* [Records from a data source]:
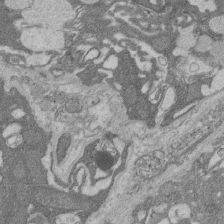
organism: Rat
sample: Salivary granule
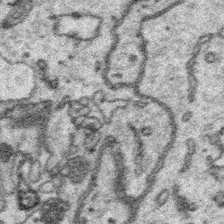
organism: Platynereis dumerilii
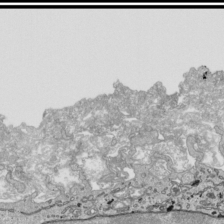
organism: Human
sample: Mitochondria in HCT116 cells
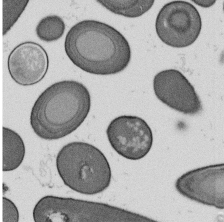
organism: B. subtilis
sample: Bacterial spore
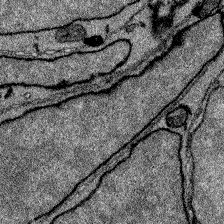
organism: Zebrafish
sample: Larval olfactory bulb
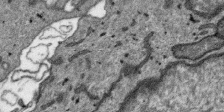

* [WHAT THE TASK REQUIRES]:
Scan the lines above for the word "organism", then copy each line that has it.

* [EXERCISE RESPONSE]:
organism: Rat
organism: Platynereis dumerilii
organism: Human
organism: B. subtilis
organism: Zebrafish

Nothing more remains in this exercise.